Compete with yourself not others – Warrican
National Scholar Shoné Warrican
News
January 7, 2022
Compete with yourself not others – Warrican

Shoné Warrican’s prayers were answered when she was named as one of the seven national scholars for 2021.

The 18-year-old Yambou resident was fighting off sleepiness when her aunt called to congratulate her about being named a scholar which shocked her since she hadn’t heard the news as yet. After an explanation from her aunt, her sleepiness was replaced by joy.

She remembered calling her mother, Petra Ballantyne, to tell her, and that her mother cried tears of happiness.

“I was elated because I was praying to get a scholarship to go off to study. I was feeling all sorts of nerves,” the holder of the Isabella Ferdinand-Samuel award commented to SEARCHLIGHT yesterday, January 6.

She explained that while she knew her parents would be able to get a loan for her University studies, “the thought of coming back to work to pay off a student debt… was not encouraging.”

She also said that she was thinking of her parents, “making them proud, their first daughter, first child gaining a national scholarship – it really means a lot.”

Warrican, who embraces Ballantyne, Everet Warrican and Earl Jacobs as her dads, began her academic pursuits at the Kingstown Preparatory School.

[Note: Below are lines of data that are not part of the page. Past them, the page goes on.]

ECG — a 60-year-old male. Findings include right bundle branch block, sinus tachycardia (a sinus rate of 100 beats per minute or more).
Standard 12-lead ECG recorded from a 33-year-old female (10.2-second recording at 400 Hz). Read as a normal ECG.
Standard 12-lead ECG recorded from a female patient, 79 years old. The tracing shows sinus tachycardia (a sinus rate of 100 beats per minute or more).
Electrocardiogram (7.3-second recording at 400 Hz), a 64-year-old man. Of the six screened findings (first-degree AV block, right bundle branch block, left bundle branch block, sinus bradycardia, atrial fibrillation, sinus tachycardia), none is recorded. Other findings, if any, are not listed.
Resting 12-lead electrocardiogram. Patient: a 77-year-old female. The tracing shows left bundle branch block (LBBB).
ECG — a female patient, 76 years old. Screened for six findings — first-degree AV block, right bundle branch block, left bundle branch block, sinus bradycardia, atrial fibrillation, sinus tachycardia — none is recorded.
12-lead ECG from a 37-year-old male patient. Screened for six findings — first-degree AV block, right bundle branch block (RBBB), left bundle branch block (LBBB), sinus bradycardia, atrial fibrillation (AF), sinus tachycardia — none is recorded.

Following her CPEA exams, she headed off to the St Joseph’s Convent, Kingstown where she spent the next five years at the end of which she gained 10 subjects at the Caribbean Secondary Education Certificate Exam (CSEC), and was Valedictorian of her graduating class.

At the college level, she took on Environmental Science, Chemistry, Biology and the compulsory communication studies.

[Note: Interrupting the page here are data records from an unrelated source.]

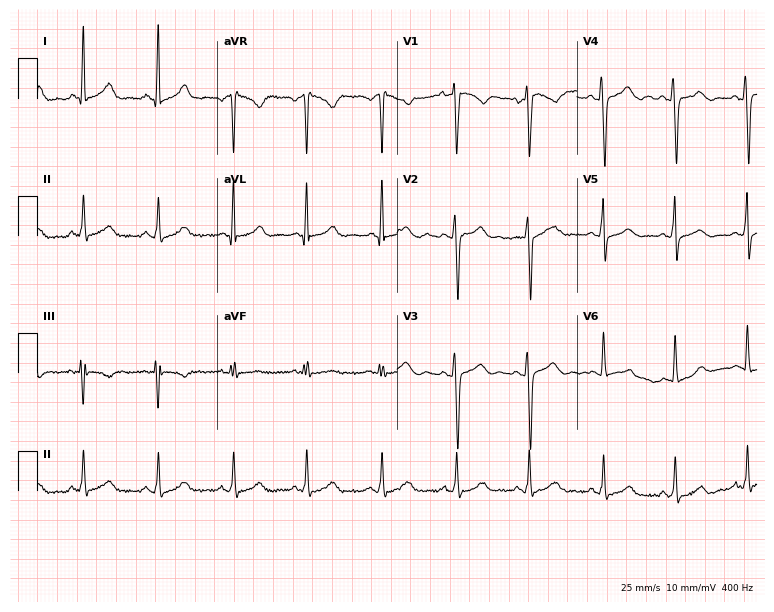
12-lead ECG from a female patient, 24 years old (7.3-second recording at 400 Hz). Recorded interpretation: within normal limits.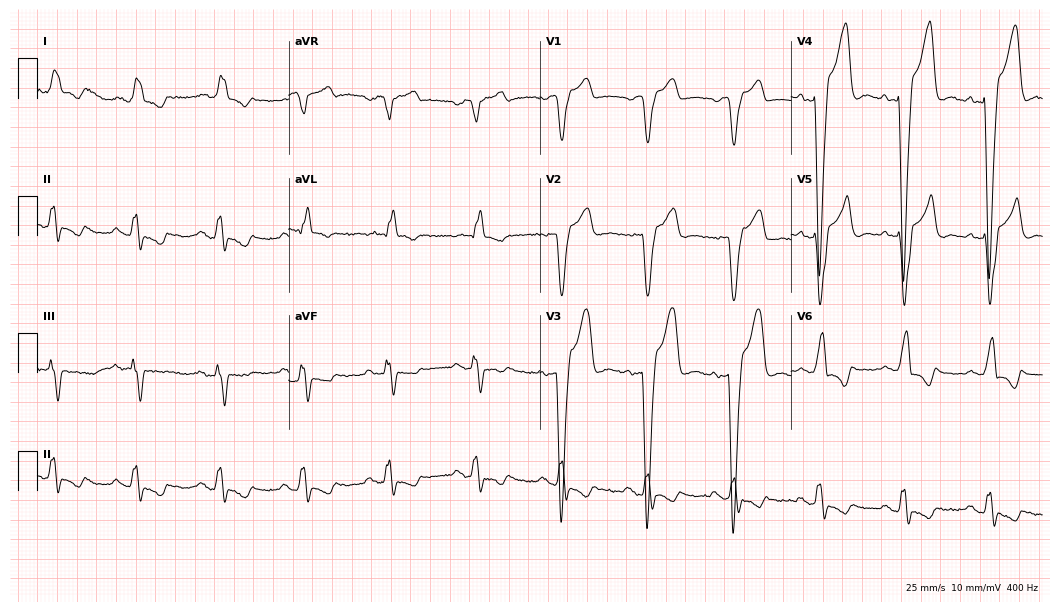
12-lead ECG from a male, 73 years old (10.2-second recording at 400 Hz). Shows left bundle branch block (LBBB).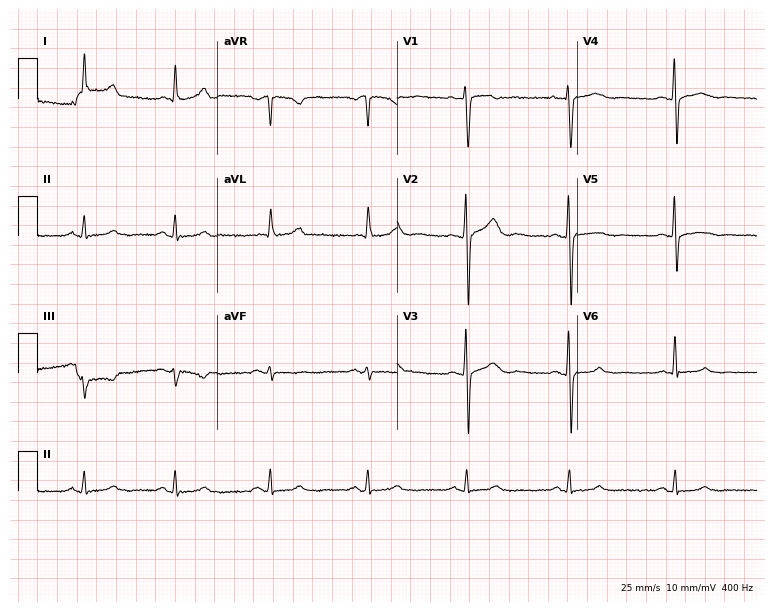
Electrocardiogram, a male, 53 years old. Overall reading on record: normal ECG.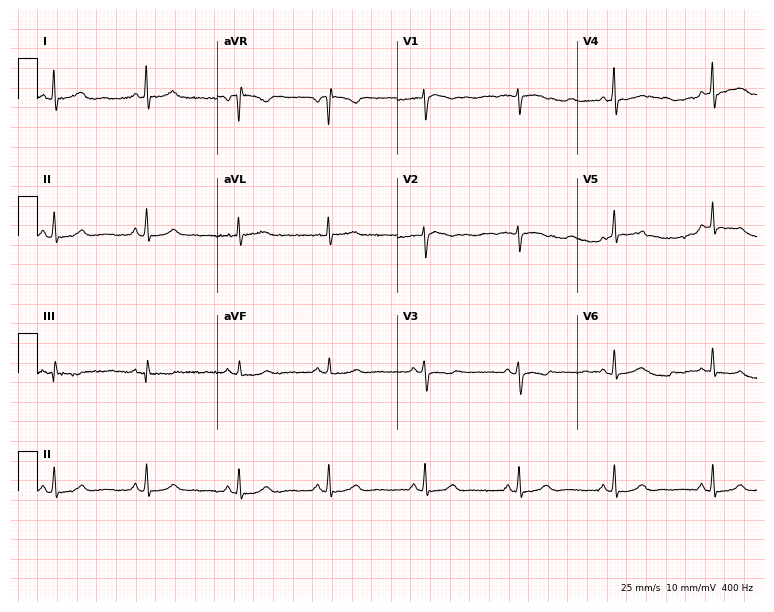
Standard 12-lead ECG recorded from a 50-year-old female (7.3-second recording at 400 Hz). None of these six findings is recorded: first-degree AV block, right bundle branch block (RBBB), left bundle branch block (LBBB), sinus bradycardia, atrial fibrillation (AF), sinus tachycardia.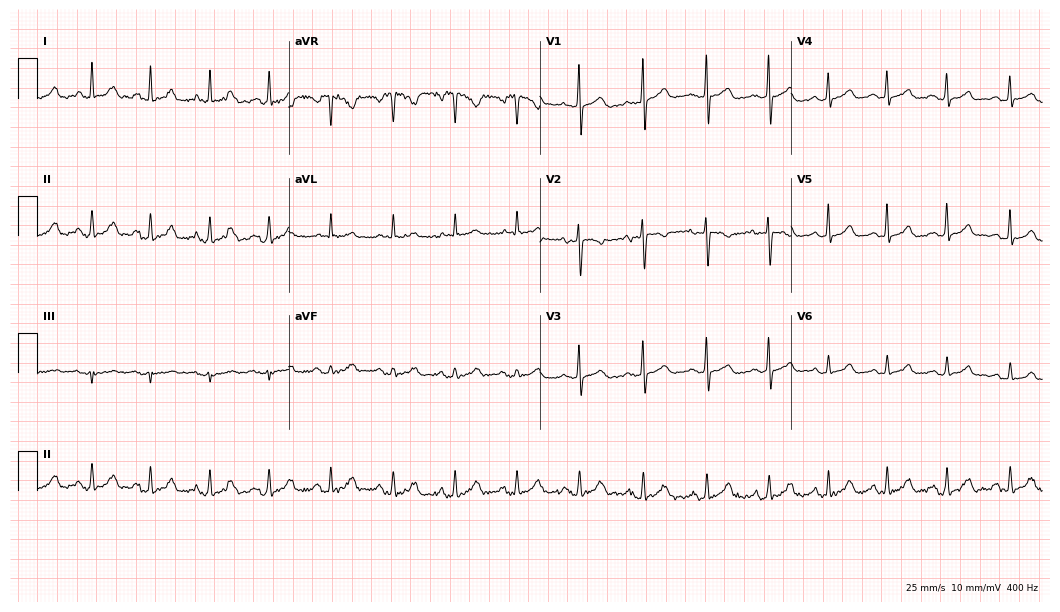
ECG (10.2-second recording at 400 Hz) — a female, 37 years old. Screened for six findings — first-degree AV block, right bundle branch block (RBBB), left bundle branch block (LBBB), sinus bradycardia, atrial fibrillation (AF), sinus tachycardia — none is recorded.

Her goal is to do medicine and is particularly interested in forensic pathology.

Warrican explained that she had to overcome a mindset she had on entering college.

She said because she was a graduate of the Convent and not the Girls’ High School, “I limited myself, I felt a bit intimidated when it came to participating in class and from the get go I told myself ‘all these girls are smarter than you’,” she recounted; “‘go to the back, sit down and just breeze’, and I was wrong for doing that.”

She explained that, “it wasn’t until my first CAPE (Caribbean Advanced Proficiency) exams I realised that I had the potential to succeed and try and be at the top of my class and from then I continue with the help of my parents and close friends.”

She motivated, and reminded herself of her goals.

“You can’t watch faces in your class because at the end of the day everybody wants the same thing and you have to push,” she said.
An avid reader, she also admits that she likes studying and gaining knowledge.

In terms of advice Warrican responded:“see yourself as competition and not others. Try and improve from last term, don’t look at the person who’s in front of you in terms of academics because you’re not gonna improve based off…their grade, you’re gonna improve based off of your grades.”

They are a church going family and so she further advised to put God first.

“…And when you feel discouraged just remember your goals, take a break and then get back to work and then in the end it would all work out,” she concluded.